Content starts

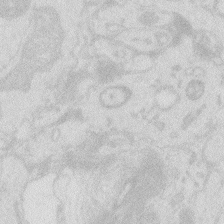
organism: Zebrafish
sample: Macrophage
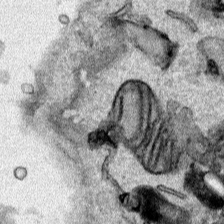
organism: Human
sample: Mitochondria in HCT116 cells
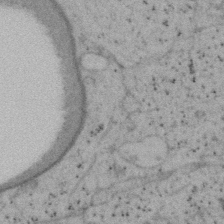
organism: Human
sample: HeLa cells
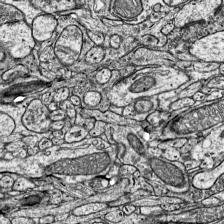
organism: Mouse
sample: Visual Cortex
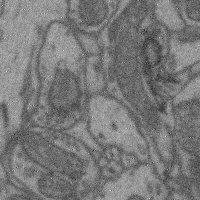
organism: Mouse
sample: Cerebral cortex
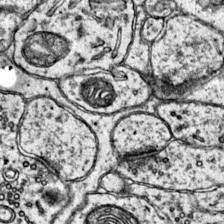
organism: Mouse
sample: Primary visual cortex
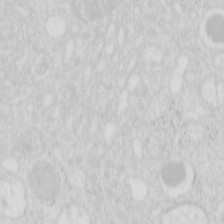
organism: Mouse
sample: Pancreas
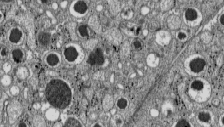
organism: C57BL Mouse
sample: Pancreatic islet
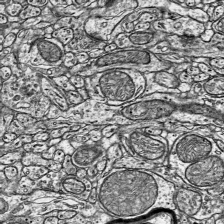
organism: Mouse
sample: Visual Cortex
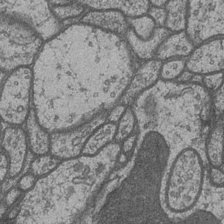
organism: Drosophila
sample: Optic medulla
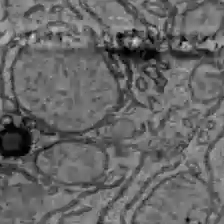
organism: C57BL Mouse
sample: Liver
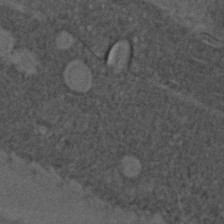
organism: C. elegans
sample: C. elegans embryo
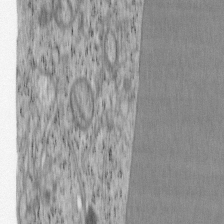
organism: Human
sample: HeLa cells
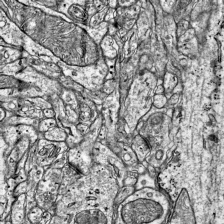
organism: Mouse
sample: Visual Cortex
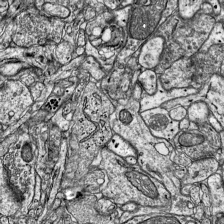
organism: Mouse
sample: Visual Cortex
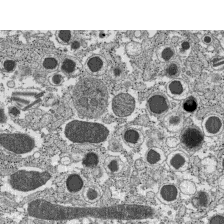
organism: C57BL Mouse
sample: Pancreatic islet
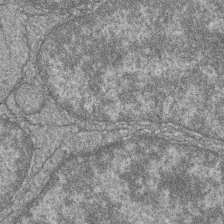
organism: Zebrafish
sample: Cilia; retinal pigment epithelium
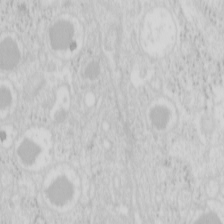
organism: Mouse
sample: Pancreas
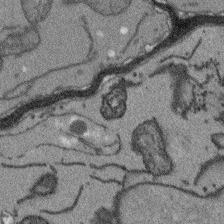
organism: Arabidopsis thaliana
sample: Root tip
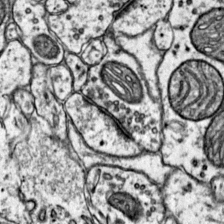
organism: Mouse
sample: Primary visual cortex
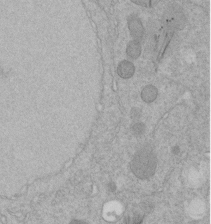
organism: C. elegans
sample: C. elegans embryo early stage
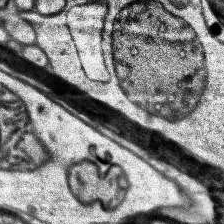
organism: Human
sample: Temporal Lobe
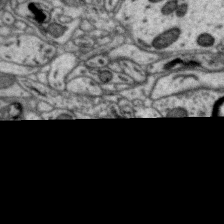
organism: Zebra finch
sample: Brain
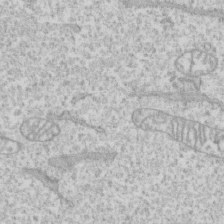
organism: Human
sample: CRL-1474
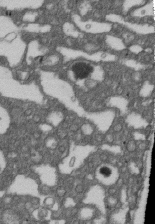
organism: Drosophila
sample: Nephrocyte
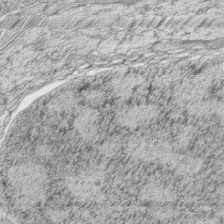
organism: Zebrafish
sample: synaptic ribbons in rod cells and cone cells
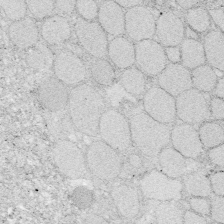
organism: Zebrafish
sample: Whole-Brain
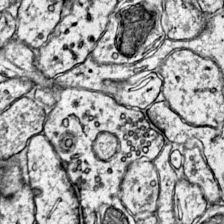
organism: Mouse
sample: Primary visual cortex
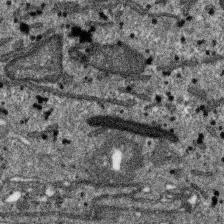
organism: Human
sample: Lung epithelial cells infected with SARS-CoV-2
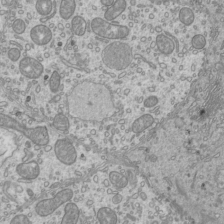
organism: Mouse
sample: Cilia; mouse epididymis
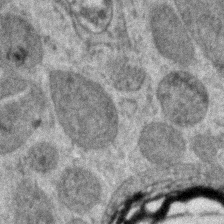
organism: Zebrafish
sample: Zebrafish embryo
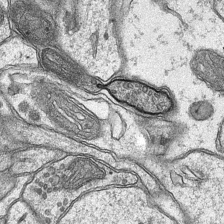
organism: Mouse
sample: CA1 Hippocampus
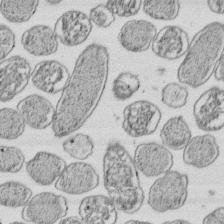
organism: E. coli
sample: Bacterial nucleoid
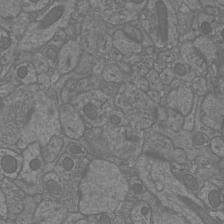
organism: Mouse
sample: Cortical neurons
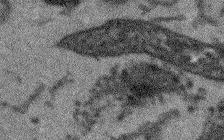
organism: Arabidopsis thaliana
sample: Root tip
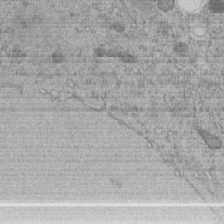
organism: C. elegans
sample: C. elegans embryo early stage
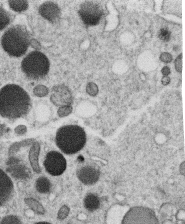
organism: C. elegans
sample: C. elegans oocyte; sperm cells
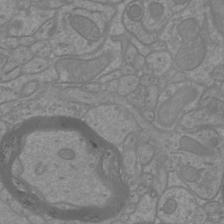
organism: Mouse
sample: Cortical neurons
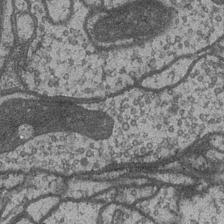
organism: Drosophila
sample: Optic medulla
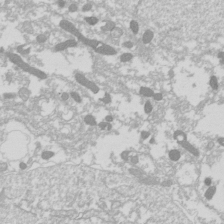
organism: Drosophila
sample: Cell division; meiosis; drosophila spermatocytes
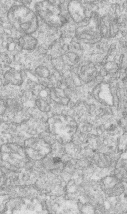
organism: Human
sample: HeLa cell HIV synapse
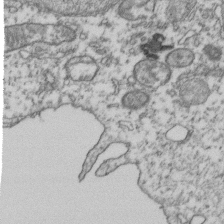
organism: Human
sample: Activated Jurkat CD4+ T cells
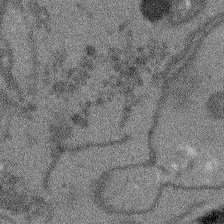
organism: Arabidopsis thaliana
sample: Root tip
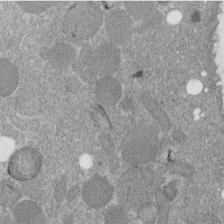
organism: C. elegans
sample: C. elegans embryo early stage
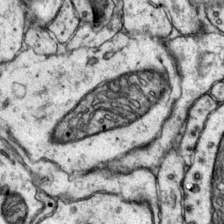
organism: Mouse
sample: Primary visual cortex
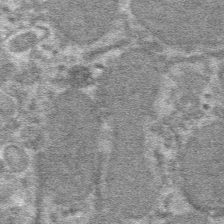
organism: Mouse
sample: Mouse hepatocytes
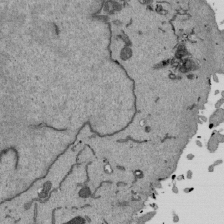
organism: Mouse
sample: ED-1 cell nuclei; centrioles
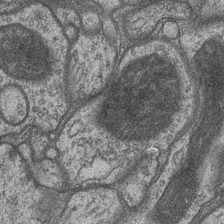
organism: Drosophila
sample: Optic medulla
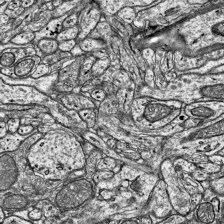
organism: Mouse
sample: Visual Cortex
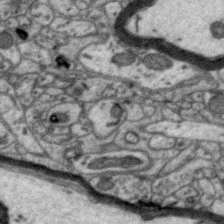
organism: Zebra finch
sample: Brain
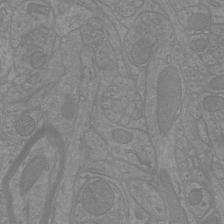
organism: Mouse
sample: Cortical neurons
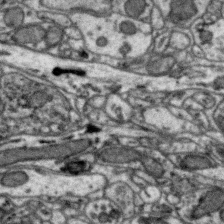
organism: Zebra finch
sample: Brain
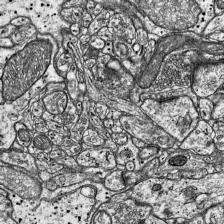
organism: Mouse
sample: Visual Cortex
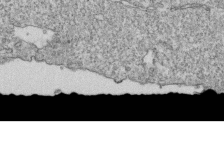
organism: Human
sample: HeLa cell HIV synapse
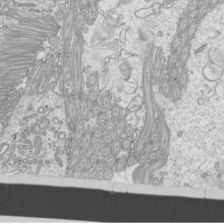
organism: Mouse
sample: Cilia; mouse epididymis
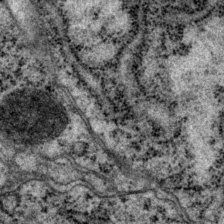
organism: P. pacificus
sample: Pharynx
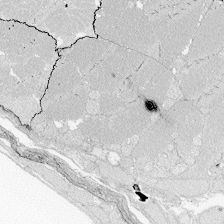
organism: Zebrafish
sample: Whole-Brain
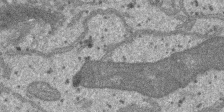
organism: Human
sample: Lung epithelial cells infected with SARS-CoV-2
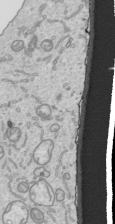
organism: Human
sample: Mitochondria in HCT116 cells
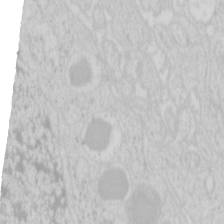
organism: Mouse
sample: Pancreas
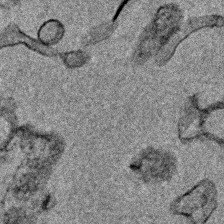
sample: Trachea
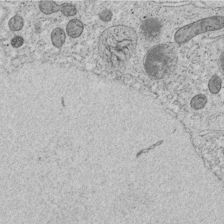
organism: C. elegans
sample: C. elegans embryo early stage
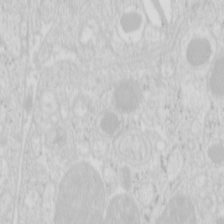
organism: Mouse
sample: Pancreas
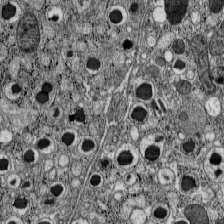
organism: C57BL Mouse
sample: Pancreatic islet
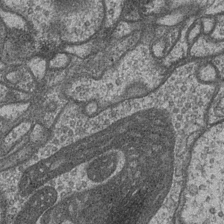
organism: Drosophila
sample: Optic medulla
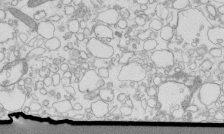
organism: Mouse
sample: Macrophages
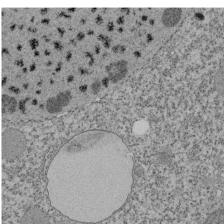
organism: Tetrahymena
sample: Cilia in tetrahymena
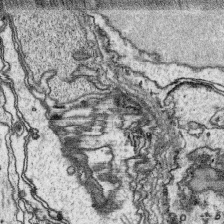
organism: Platynereis dumerilii
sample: Parapodia
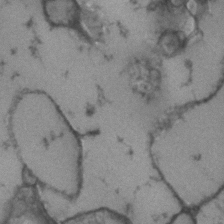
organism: Human
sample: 1205lu cells
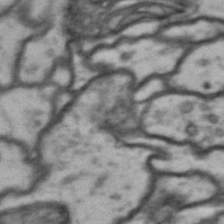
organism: Drosophila
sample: Brain
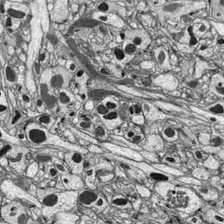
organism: Drosophila
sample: Optic lobe
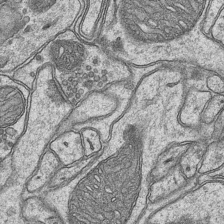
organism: Mouse
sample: CA1 Hippocampus
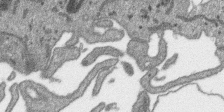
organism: Human
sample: Lung epithelial cells infected with SARS-CoV-2
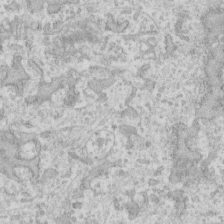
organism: Human
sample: Fibroblast cells
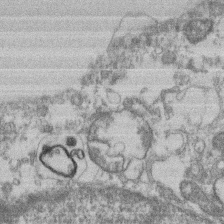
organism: Mouse
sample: T cell stromal cell synapse
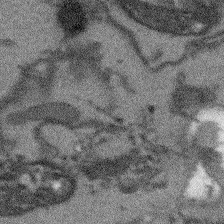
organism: Arabidopsis thaliana
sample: Root tip
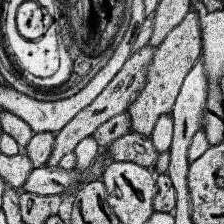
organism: Human
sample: Temporal Lobe
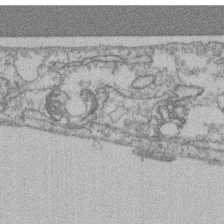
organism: Mouse
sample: T cell stromal cell synapse
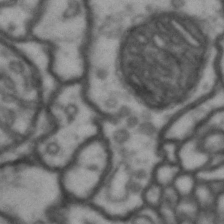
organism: Drosophila
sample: Brain
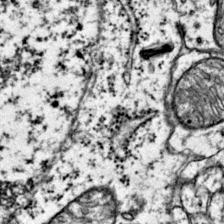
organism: Mouse
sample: Primary visual cortex
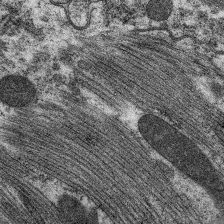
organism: C. elegans
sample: Pharynx
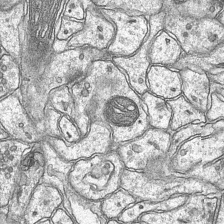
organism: Mouse
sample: CA1 Hippocampus
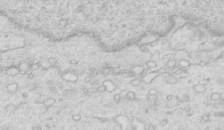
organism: Mouse
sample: Multiciliated cells
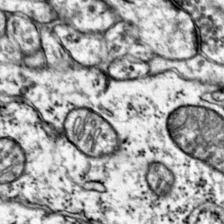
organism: Mouse
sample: Primary visual cortex
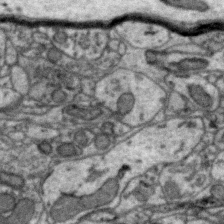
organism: Zebra finch
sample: Brain
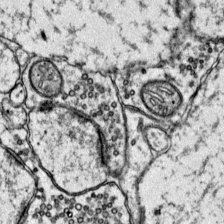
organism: Mouse
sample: Primary visual cortex
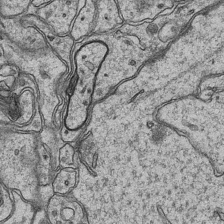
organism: Mouse
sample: CA1 Hippocampus
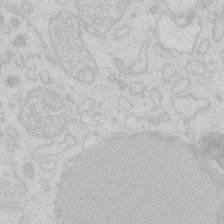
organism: Zebrafish
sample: Macrophage
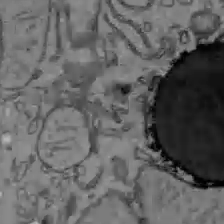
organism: C57BL Mouse
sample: Liver
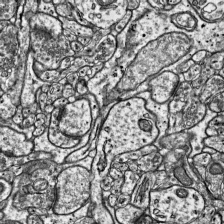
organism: Mouse
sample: Visual Cortex
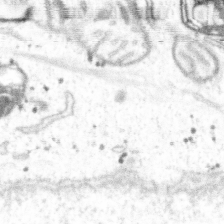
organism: Human
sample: HeLa cells
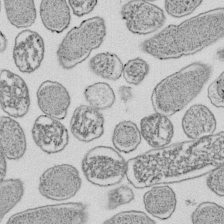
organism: E. coli
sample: Bacterial nucleoid
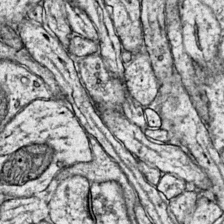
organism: Mouse
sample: Primary visual cortex
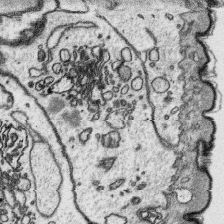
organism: Platynereis dumerilii
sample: Parapodia
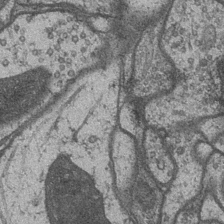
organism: Drosophila
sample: Optic medulla
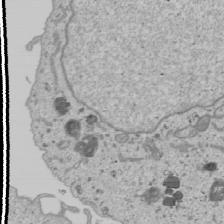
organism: Human
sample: Mitochondria in U2OS cells
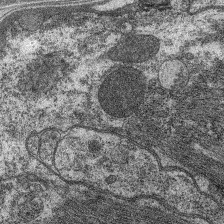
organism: C. elegans
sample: Pharynx
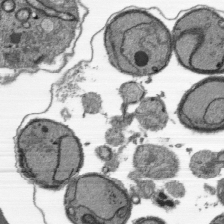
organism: Plasmodium falciparum
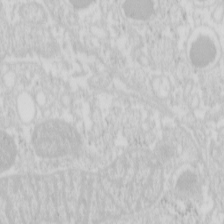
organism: Mouse
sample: Pancreas
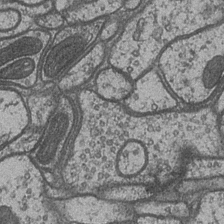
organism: Drosophila
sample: Optic medulla
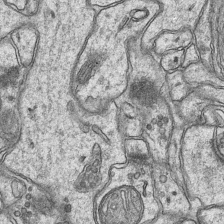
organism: Mouse
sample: CA1 Hippocampus
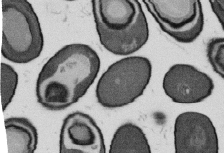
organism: B. subtilis
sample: Bacterial spore
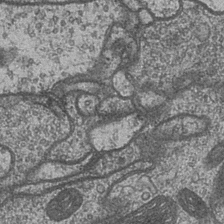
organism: Drosophila
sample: Optic medulla
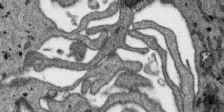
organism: Human
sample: Lung epithelial cells, uninfected (mock) control
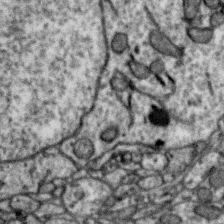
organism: Zebra finch
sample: Brain
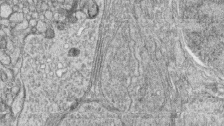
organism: Zebrafish
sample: synaptic ribbons in rod cells and cone cells
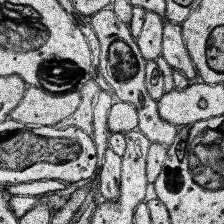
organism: Human
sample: Temporal Lobe
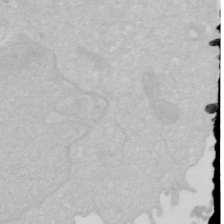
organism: Human
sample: HIV infected U937 cells
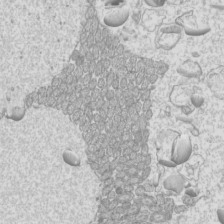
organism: Mouse
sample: Cilia; mouse epididymis
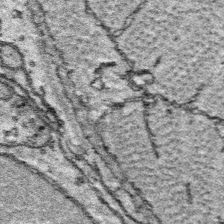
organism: Platynereis dumerilii
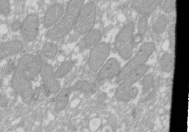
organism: Xenopus
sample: Cilia; centrioles in frog embryo cells
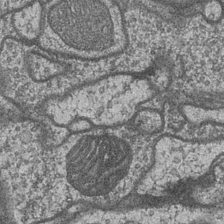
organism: Drosophila
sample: Optic medulla
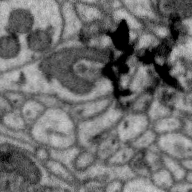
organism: Zebra finch
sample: Brain
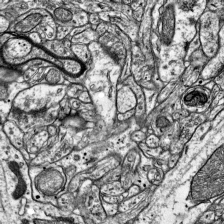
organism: Mouse
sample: Visual Cortex
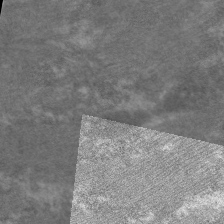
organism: C. elegans
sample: Pharynx
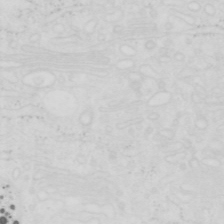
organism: Human
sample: SUM-159 cell

Content ends

What to produce >>
Every line above must be printed again exactly, pictures excluded.

Response to the task >>
organism: Zebrafish
sample: Macrophage
organism: Human
sample: Mitochondria in HCT116 cells
organism: Human
sample: HeLa cells
organism: Mouse
sample: Visual Cortex
organism: Mouse
sample: Cerebral cortex
organism: Mouse
sample: Primary visual cortex
organism: Mouse
sample: Pancreas
organism: C57BL Mouse
sample: Pancreatic islet
organism: Mouse
sample: Visual Cortex
organism: Drosophila
sample: Optic medulla
organism: C57BL Mouse
sample: Liver
organism: C. elegans
sample: C. elegans embryo
organism: Human
sample: HeLa cells
organism: Mouse
sample: Visual Cortex
organism: Mouse
sample: Visual Cortex
organism: C57BL Mouse
sample: Pancreatic islet
organism: Zebrafish
sample: Cilia; retinal pigment epithelium
organism: Mouse
sample: Pancreas
organism: Arabidopsis thaliana
sample: Root tip
organism: Mouse
sample: Primary visual cortex
organism: C. elegans
sample: C. elegans embryo early stage
organism: Human
sample: Temporal Lobe
organism: Zebra finch
sample: Brain
organism: Human
sample: CRL-1474
organism: Drosophila
sample: Nephrocyte
organism: Zebrafish
sample: synaptic ribbons in rod cells and cone cells
organism: Zebrafish
sample: Whole-Brain
organism: Mouse
sample: Primary visual cortex
organism: Human
sample: Lung epithelial cells infected with SARS-CoV-2
organism: Mouse
sample: Cilia; mouse epididymis
organism: Zebrafish
sample: Zebrafish embryo
organism: Mouse
sample: CA1 Hippocampus
organism: E. coli
sample: Bacterial nucleoid
organism: Mouse
sample: Cortical neurons
organism: Arabidopsis thaliana
sample: Root tip
organism: C. elegans
sample: C. elegans embryo early stage
organism: C. elegans
sample: C. elegans oocyte; sperm cells
organism: Mouse
sample: Cortical neurons
organism: Drosophila
sample: Optic medulla
organism: Drosophila
sample: Cell division; meiosis; drosophila spermatocytes
organism: Human
sample: HeLa cell HIV synapse
organism: Human
sample: Activated Jurkat CD4+ T cells
organism: Arabidopsis thaliana
sample: Root tip
organism: C. elegans
sample: C. elegans embryo early stage
organism: Mouse
sample: Primary visual cortex
organism: Mouse
sample: Mouse hepatocytes
organism: Mouse
sample: ED-1 cell nuclei; centrioles
organism: Drosophila
sample: Optic medulla
organism: Mouse
sample: Visual Cortex
organism: Zebra finch
sample: Brain
organism: Mouse
sample: Cortical neurons
organism: Zebra finch
sample: Brain
organism: Mouse
sample: Visual Cortex
organism: Human
sample: HeLa cell HIV synapse
organism: Mouse
sample: Cilia; mouse epididymis
organism: P. pacificus
sample: Pharynx
organism: Zebrafish
sample: Whole-Brain
organism: Human
sample: Lung epithelial cells infected with SARS-CoV-2
organism: Human
sample: Mitochondria in HCT116 cells
organism: Mouse
sample: Pancreas
sample: Trachea
organism: C. elegans
sample: C. elegans embryo early stage
organism: Mouse
sample: Pancreas
organism: C57BL Mouse
sample: Pancreatic islet
organism: Drosophila
sample: Optic medulla
organism: Mouse
sample: Macrophages
organism: Tetrahymena
sample: Cilia in tetrahymena
organism: Platynereis dumerilii
sample: Parapodia
organism: Human
sample: 1205lu cells
organism: Drosophila
sample: Brain
organism: Drosophila
sample: Optic lobe
organism: Mouse
sample: CA1 Hippocampus
organism: Human
sample: Lung epithelial cells infected with SARS-CoV-2
organism: Human
sample: Fibroblast cells
organism: Mouse
sample: T cell stromal cell synapse
organism: Arabidopsis thaliana
sample: Root tip
organism: Human
sample: Temporal Lobe
organism: Mouse
sample: T cell stromal cell synapse
organism: Drosophila
sample: Brain
organism: Mouse
sample: Primary visual cortex
organism: C. elegans
sample: Pharynx
organism: Mouse
sample: CA1 Hippocampus
organism: Mouse
sample: Multiciliated cells
organism: Mouse
sample: Primary visual cortex
organism: Zebra finch
sample: Brain
organism: Mouse
sample: Primary visual cortex
organism: Mouse
sample: CA1 Hippocampus
organism: Zebrafish
sample: Macrophage
organism: C57BL Mouse
sample: Liver
organism: Mouse
sample: Visual Cortex
organism: Human
sample: HeLa cells
organism: E. coli
sample: Bacterial nucleoid
organism: Mouse
sample: Primary visual cortex
organism: Platynereis dumerilii
sample: Parapodia
organism: Drosophila
sample: Optic medulla
organism: Human
sample: Mitochondria in U2OS cells
organism: C. elegans
sample: Pharynx
organism: Plasmodium falciparum
organism: Mouse
sample: Pancreas
organism: Drosophila
sample: Optic medulla
organism: Mouse
sample: CA1 Hippocampus
organism: B. subtilis
sample: Bacterial spore
organism: Drosophila
sample: Optic medulla
organism: Human
sample: Lung epithelial cells, uninfected (mock) control
organism: Zebra finch
sample: Brain
organism: Zebrafish
sample: synaptic ribbons in rod cells and cone cells
organism: Human
sample: Temporal Lobe
organism: Human
sample: HIV infected U937 cells
organism: Mouse
sample: Cilia; mouse epididymis
organism: Platynereis dumerilii
organism: Xenopus
sample: Cilia; centrioles in frog embryo cells
organism: Drosophila
sample: Optic medulla
organism: Zebra finch
sample: Brain
organism: Mouse
sample: Visual Cortex
organism: C. elegans
sample: Pharynx
organism: Human
sample: SUM-159 cell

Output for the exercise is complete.